Когда-то любое слово было стихотворением.
Ралф Эмерсон. Из книги «Опыты»
В Центре ввели строжайший и бездушный контроль над произведениями, для авторов наступили чёрные дни. Автор собственноручно вводил табличку в машину, а электронный мозг – экая бестия – за несколько минут проверял, не создал ли уже кто-нибудь на планете сейчас или в прошлом чего-либо подобного. Автомат безошибочно устанавливал степень оригинальности замысла… «На 90 % гибрид Платона с Хемингуэем, приправленный 50 %-м мезальянсом с Чарской… Оригинальных мыслей – 0 %. Благодарим за внимание.

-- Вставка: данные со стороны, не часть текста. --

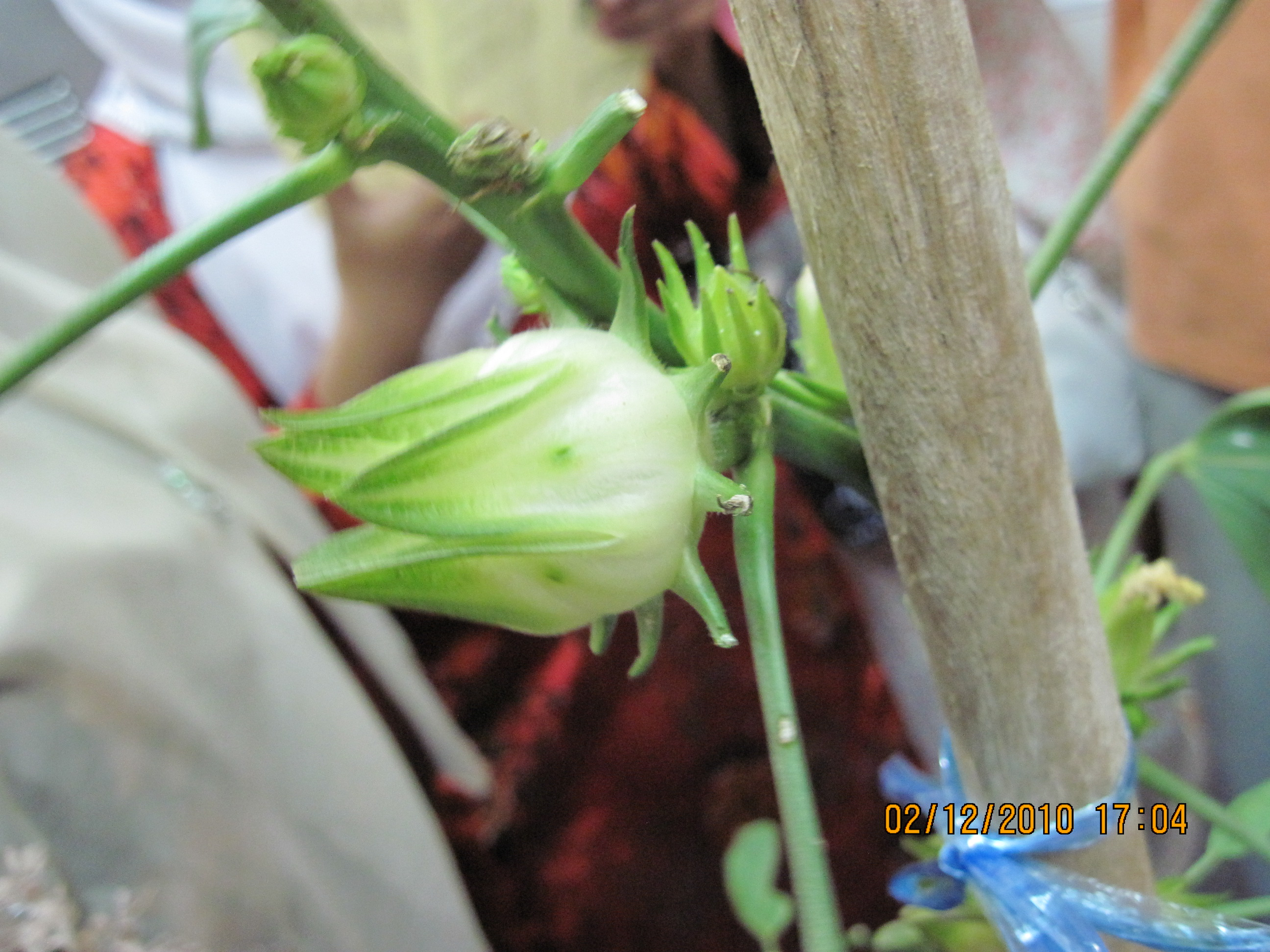 Roselle varieti putih

Мы всегда к вашим услугам. Желаем дальнейшей плодотворной работы». Ко всему этому мозг добавлял: «Просим не захламлять приёмную отвергнутыми таблицами. Корзина за дверью».
Витольд Зегальский. Писательская кухня
В детстве я любил рисовать. Я был первым живописцем класса. С каждым годом я рисовал всё лучше и лучше. Мне прочили стезю художника. И я в это верил, пока не протрезвел в армии, поработав бок о бок с Бородой и Земелей.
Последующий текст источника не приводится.